But there, in the clearing where his little home had been, appeared a fabulous, golden domed palace. It had ornate, arabesque windows and its walls were inlaid with rare marble. The palace seemed to outshine the rising sun with a thousand glorious colours.

He entered the richly carved portal, ran up the majestic steps, pushed through the arched, ebony doors and glanced through each room ignoring the beauty of the architecture and all the exquisite interior decorations, the rich oriental carpets and fine tapestries. The woodman was intent on finding the wife he had also wished for.
Finally, in a spacious, second floor bedroom, brushing her long, amber hair, he discovered the most beautiful woman. She was dressed in a long silk gown of pearl-rose damask. They looked at each other's reflection in the enormous, gilt mirror before her. Her green eyes flashed with anger as the woodman simply stared gaping like a stunned cod. Gradually her regard became more poised and calm, but there was no warmth in her voice.
She asked him to leave her suite and to kindly knock in future. She added that he should improve his appearance if he wished to share her company.

The woodman was so taken aback by this unexpected reprimand that he immediately obeyed her command. But as he paced about outside her room, he was soon overcome by an immense desire to possess her.
He knocked on her bedroom door loudly, but his new wife didn't respond. Naturally this made his anger worse. Blindly he burst into her room determined to ravish her. Terrified she tried to ward him off, but he was far too strong and oblivious to everything but his own frustration and lustful intent.

When he was finally satisfied he looked at her face, but it was expressionless. She was still. Her eyes were open but she saw nothing. He realised that in his wanton fury he had killed her.

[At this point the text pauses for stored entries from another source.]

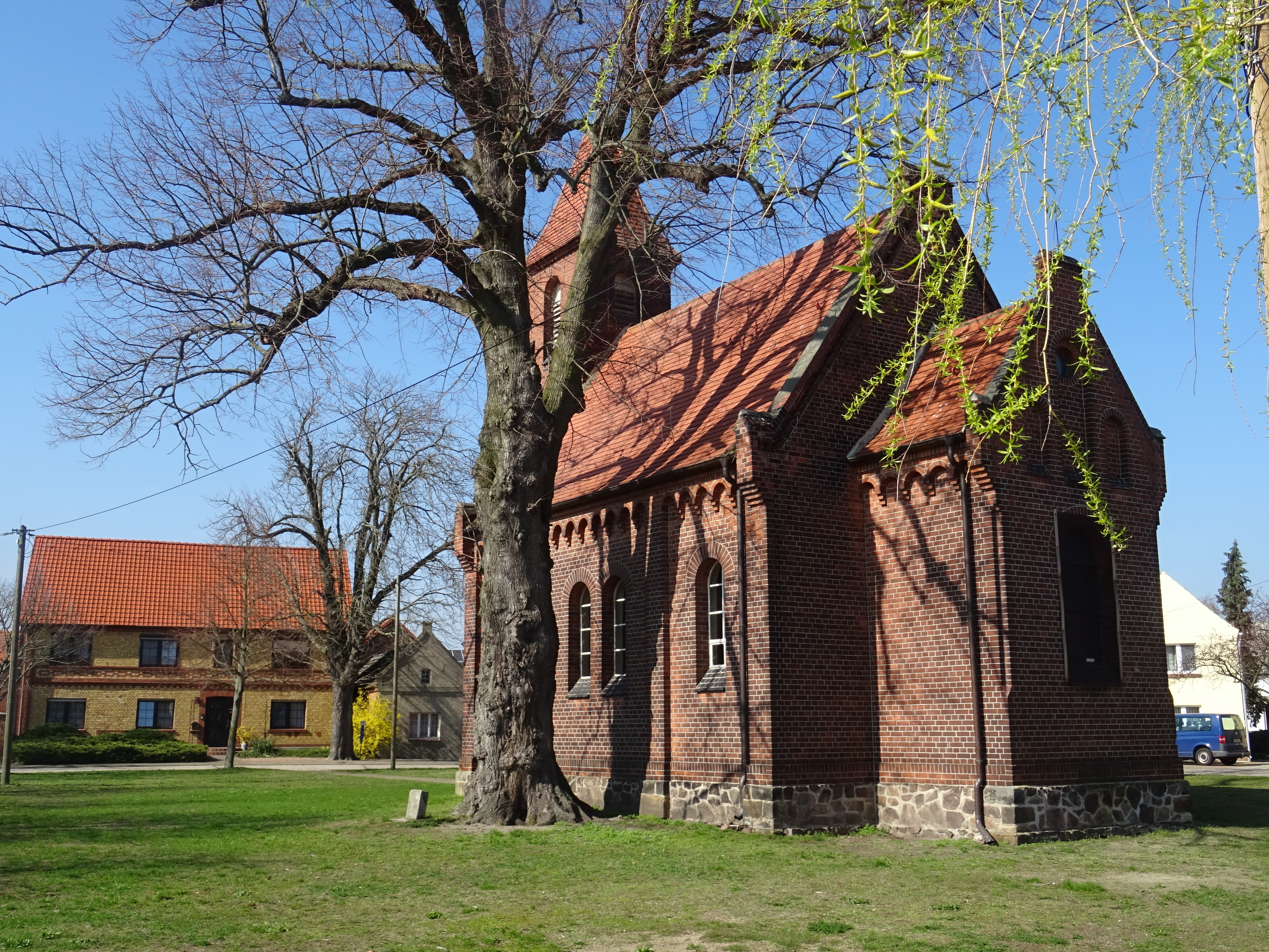 Zemnick, Ortsteil von Zahna-Elster, Dorfkirche von Südosten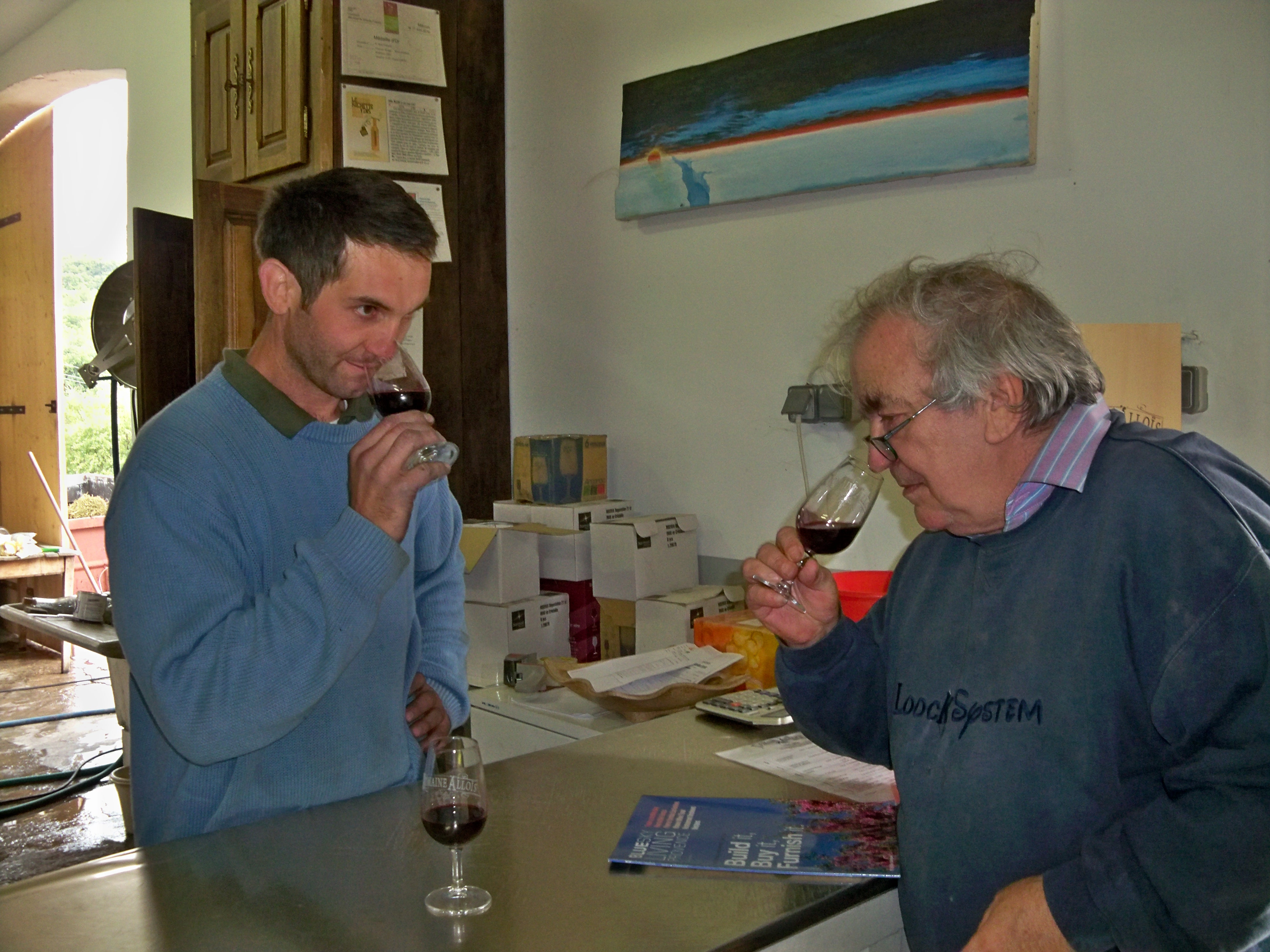 Humer le vin lors d'une dégustation en cave (Vaucluse, France)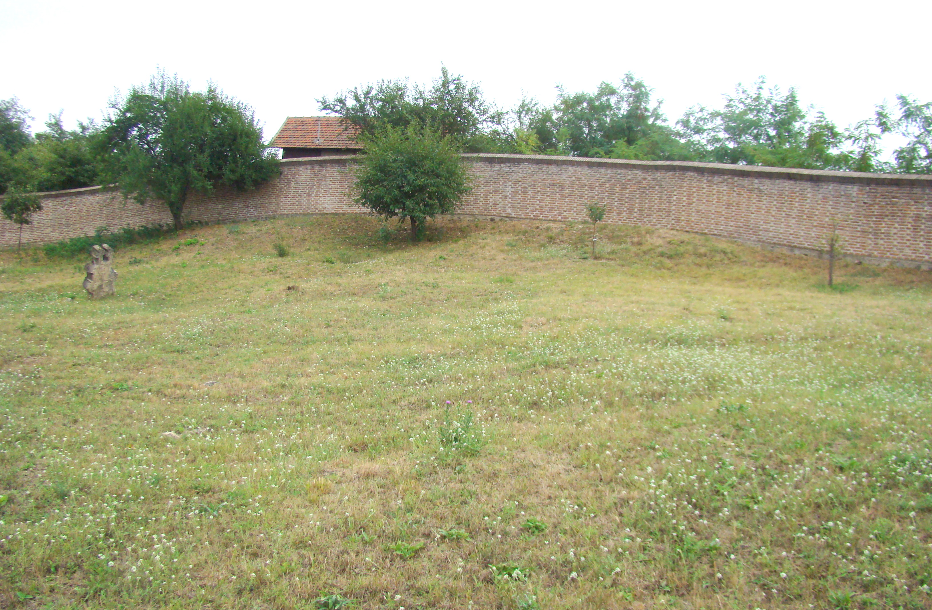 Zid de incintă, sat Cerneți; comuna Șimian 02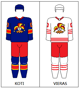 Peliasut 2016-17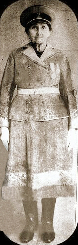 María Quiteria Ramírez1 (Illapel, ca. 1850-19292 ) fue una cantinera chilena durante la Guerra del Pacifico.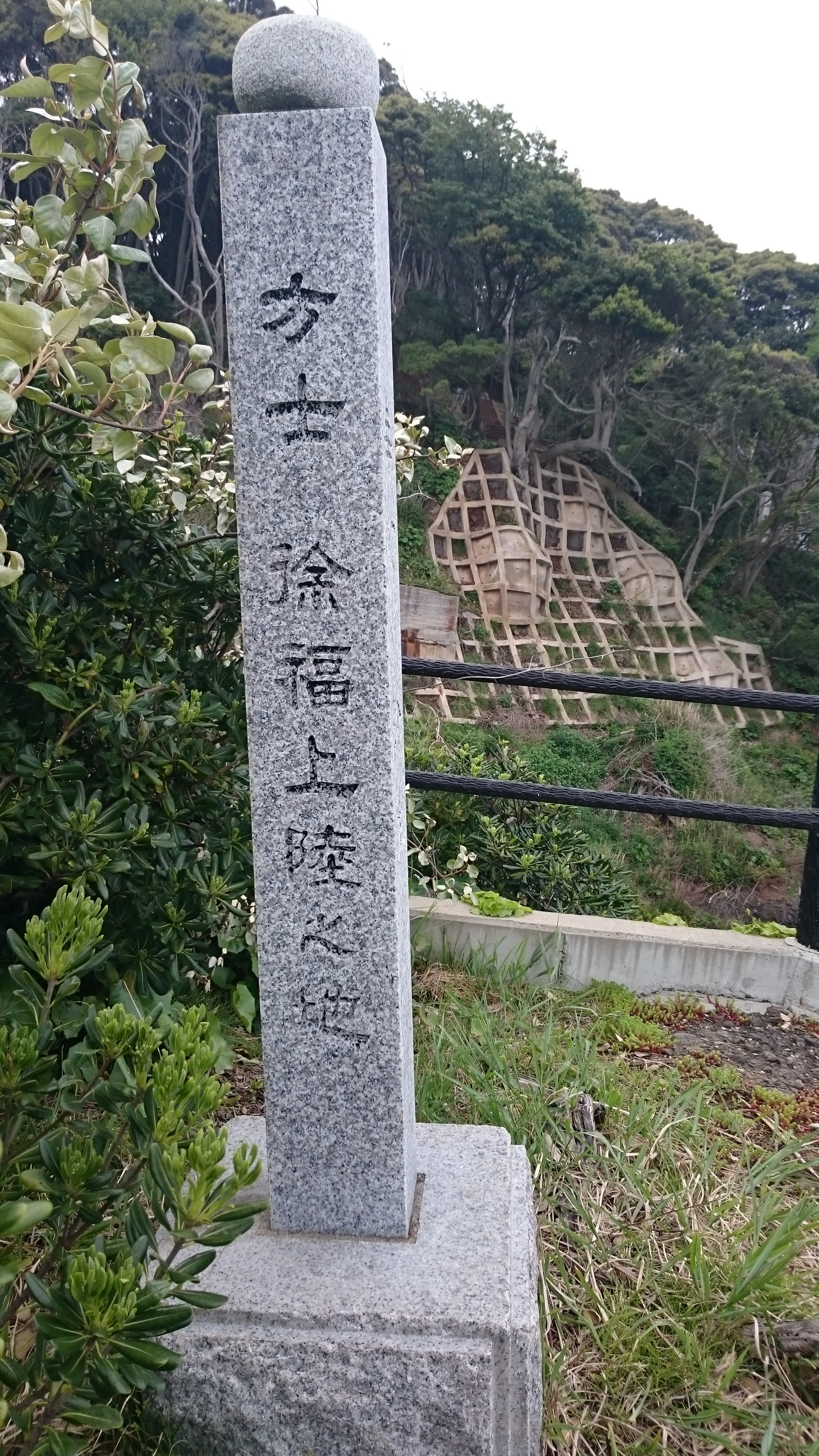 新井崎神社 「方士 徐福上陸之地」の碑。2016年4月撮影

The woodman was neither shocked nor sad. He dismissed her with a shrug. After all, she had been his possession, his wish, and he had used her as he had thought fit. She hadn't been a good wife to have struggled so disobediently.
In any case he felt quite out of place in this grand palace, as if he were a thief. And like a thief he filled his pockets with as much money as he could. The rest that he found he tied in bundles ripped from the fine curtains and bed linen. When he thought that he had taken all that there was in the fine palace, he left for the town in the valley carrying his heavy load.

Of course the townsfolk soon learnt of the woodman's great fortune. Almost just as soon he discovered how popular he had become. Even the lord mayor intended to invite the woodman to dinner. His rotund wife had persuaded him how opportune it would be.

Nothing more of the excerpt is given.